La sonrisa de Abadón se desvaneció, y asintió sin intentar defenderse. —…Entiendo.

Audrina comenzó a cerrar la puerta y dejó que su esposo descansara.

—Aún así… gracias.

Cuando ella se fue, Abadón dejó caer la cabeza de nuevo sobre la almohada. Miró al techo durante mucho tiempo, la oscuridad de la habitación gradualmente se fue colando para reconfortarlo. Naturalmente, su mente derivó hacia las últimas horas de su vida. Olvido afirmó que habían tomado algo de Eternidad. Con el día que había tenido, Abadón ya no podía decir que eso no era cierto. Se preguntó si ese tipo de cosas lo harían más fácil de detectar por ciertos visitantes externos. Abadón no podía olvidar la forma en que esos siete habían fijado sus ojos en él cuando los observó desde lejos. Seguramente, reconocerían su mirada la próxima vez que les echara los ojos encima. Pero, ¿lo verían a él, o la suma de lo que había consumido? Abadón no estaba seguro de la respuesta. Pero sabía con certeza que pronto llegarían. Y ese ejército masivo que los seguía sin duda vendría a hacer más que simplemente turistear. Necesitaba asegurarse de que todos estuvieran listos. Pero, ¿cómo exactamente se prepara uno para luchar contra un ejército lleno de formas de vida más allá del alcance de su comprensión? Después de pensarlo por un momento, Abadón estaba realmente contento. Su hermana estaba más enojada con él en ese momento de lo que había estado en toda su vida. No solo la había dejado de lado, sino que también le había dado un hijo. Y en momentos como este, nada haría sentir mejor a Kanami que tener una tarea casi imposible para preparar. Y una disculpa…

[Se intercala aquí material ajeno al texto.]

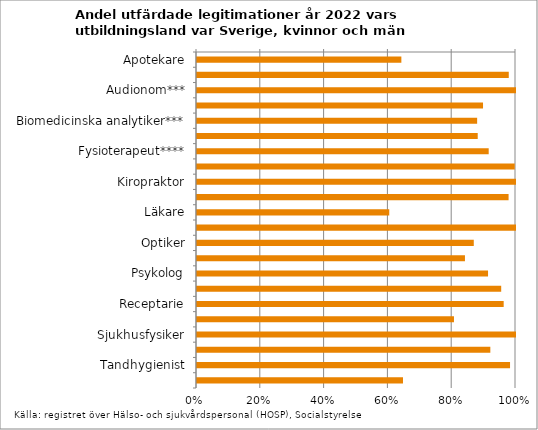
| Category | Series 0 |
|---|---|
| Apotekare | 0.641 |
| Arbetsterapeut | 0.977 |
| Audionom*** | 1 |
| Barnmorska | 0.897 |
| Biomedicinska analytiker*** | 0.878 |
| Dietist*** | 0.88 |
| Fysioterapeut**** | 0.914 |
| Hälso- och sjukvårdskurator*** | 0.996 |
| Kiropraktor | 1 |
| Logoped | 0.977 |
| Läkare | 0.603 |
| Naprapat | 1 |
| Optiker | 0.868 |
| Ortopedingenjör*** | 0.84 |
| Psykolog | 0.912 |
| Psykoterapeut | 0.954 |
| Receptarie | 0.961 |
| Röntgensjuksköterska*** | 0.806 |
| Sjukhusfysiker | 1 |
| Sjuksköterska | 0.92 |
| Tandhygienist | 0.981 |
| Tandläkare | 0.646 |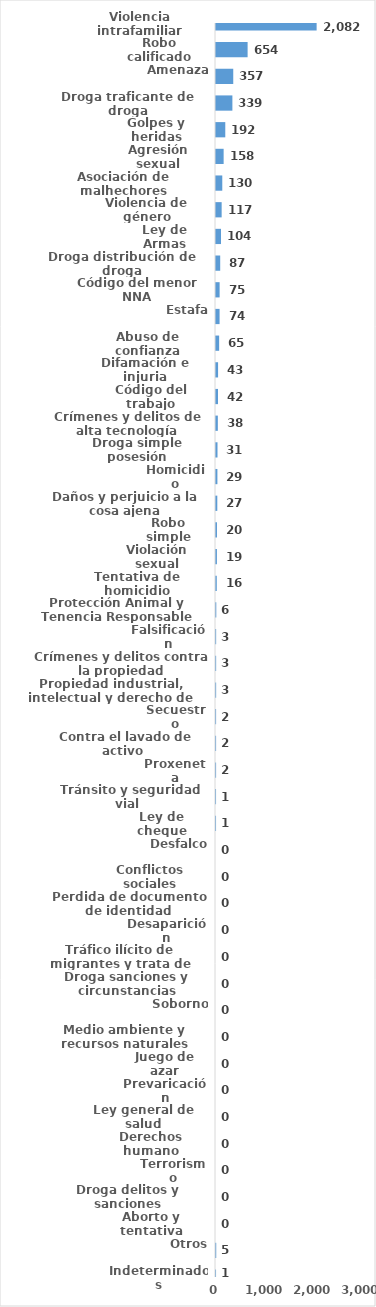
| Category | Series 0 |
|---|---|
| Violencia intrafamiliar | 2082 |
| Robo calificado | 654 |
| Amenaza | 357 |
| Droga traficante de droga | 339 |
| Golpes y heridas | 192 |
| Agresión sexual | 158 |
| Asociación de malhechores | 130 |
| Violencia de género | 117 |
| Ley de Armas | 104 |
| Droga distribución de droga | 87 |
| Código del menor NNA | 75 |
| Estafa | 74 |
| Abuso de confianza | 65 |
| Difamación e injuria | 43 |
| Código del trabajo | 42 |
| Crímenes y delitos de alta tecnología | 38 |
| Droga simple posesión | 31 |
| Homicidio | 29 |
| Daños y perjuicio a la cosa ajena | 27 |
| Robo simple | 20 |
| Violación sexual | 19 |
| Tentativa de homicidio | 16 |
| Protección Animal y Tenencia Responsable | 6 |
| Falsificación | 3 |
| Crímenes y delitos contra la propiedad | 3 |
| Propiedad industrial, intelectual y derecho de autor | 3 |
| Secuestro | 2 |
| Contra el lavado de activo  | 2 |
| Proxeneta | 2 |
| Tránsito y seguridad vial  | 1 |
| Ley de cheque | 1 |
| Desfalco | 0 |
| Conflictos sociales | 0 |
| Perdida de documento de identidad | 0 |
| Desaparición | 0 |
| Tráfico ilícito de migrantes y trata de personas | 0 |
| Droga sanciones y circunstancias agravantes | 0 |
| Soborno | 0 |
| Medio ambiente y recursos naturales | 0 |
| Juego de azar | 0 |
| Prevaricación | 0 |
| Ley general de salud | 0 |
| Derechos humano | 0 |
| Terrorismo | 0 |
| Droga delitos y sanciones | 0 |
| Aborto y tentativa | 0 |
| Otros | 5 |
| Indeterminados | 1 |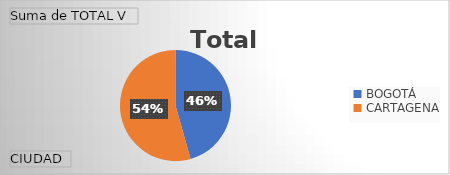
| Category | Total |
|---|---|
| BOGOTÁ | 36235.5 |
| CARTAGENA | 43197 |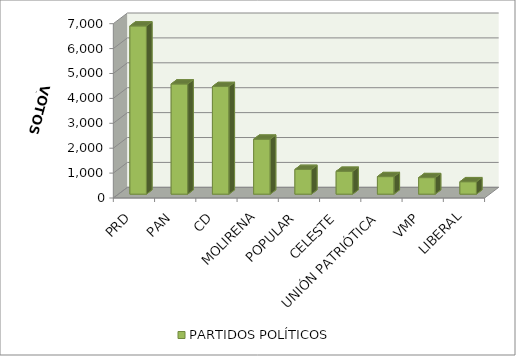
| Category | PARTIDOS POLÍTICOS |
|---|---|
| PRD | 6755 |
| PAN | 4424 |
| CD | 4321 |
| MOLIRENA | 2207 |
| POPULAR | 993 |
| CELESTE | 917 |
| UNIÓN PATRIÓTICA | 704 |
| VMP | 663 |
| LIBERAL | 499 |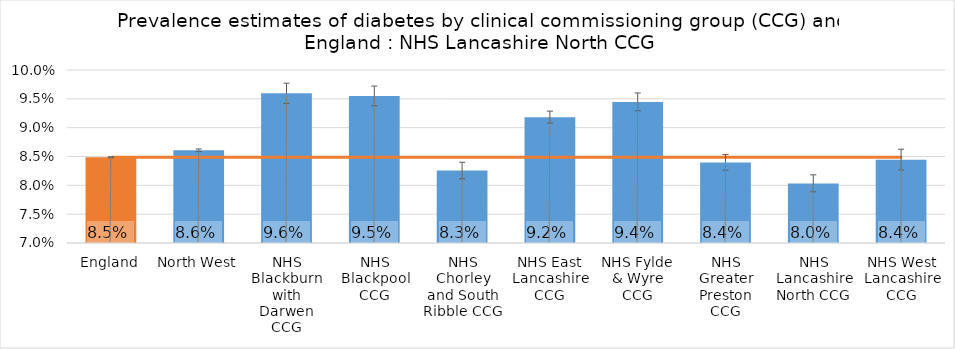
| Category | Prevalence |
|---|---|
| England | 0.085 |
| North West | 0.086 |
| NHS Blackburn with Darwen CCG | 0.096 |
| NHS Blackpool CCG | 0.095 |
| NHS Chorley and South Ribble CCG | 0.083 |
| NHS East Lancashire CCG | 0.092 |
| NHS Fylde & Wyre CCG | 0.094 |
| NHS Greater Preston CCG | 0.084 |
| NHS Lancashire North CCG | 0.08 |
| NHS West Lancashire CCG | 0.084 |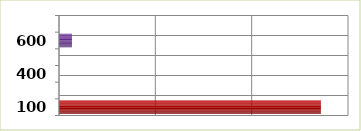
| Category | Series 0 |
|---|---|
| 100.0 | 5437668 |
| 200.0 | 0 |
| 400.0 | 0 |
| 500.0 | 0 |
| 600.0 | 268532 |
| 700.0 | 0 |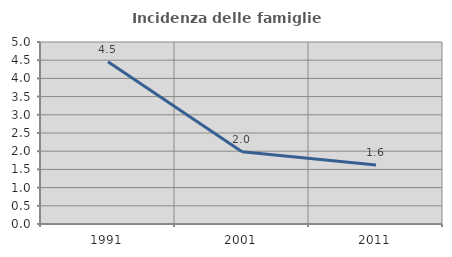
| Category | Incidenza delle famiglie numerose |
|---|---|
| 1991.0 | 4.459 |
| 2001.0 | 1.986 |
| 2011.0 | 1.618 |

Audrina escuchó el ruido antes de llegar a la sala de estar. Un sollozo tembloroso y persistente que no podría haber provenido de ningún adulto racional. …O tal vez sí. Audrina entró en la sala de medios y los vio desde atrás. Isabelle era un verdadero desastre que lloraba en el hombro de su madre con sollozos sin aliento y mocosos. Su madre parecía haber intentado ser reconfortante, pero después de unos treinta minutos de esto, simplemente se había rendido y dejó que su hija llorara lo que necesitaba.

—Ahí, ahí, mamá está aquí, mamá está aquí… —La mujer ni siquiera apartó la vista de la pantalla mientras insertaba rodajas de manzana en su boca.

—¡¡¡MAMAAAA!!! —Los sollozos de Isabelle se intensificaron y ahogaron el ruido de la pelea de amas de casa que ocurría en la pantalla grande. Reuniendo todo su coraje, Audrina apretó los puños y se les acercó desde atrás. Se paró frente a las dos mujeres y bloqueó temporalmente su visión, pero a su madre no le importó mucho. Más bien, sus ojos estaban preocupados.

«Por favor, no empieces a llorar tú también», parecían decir.

Audrina dejó que una sola lágrima se deslizara por su mejilla mientras sonreía incredulidad, la realidad de este momento comenzando a asentarse en ella.

—…Hola, madre. Te he echado de menos.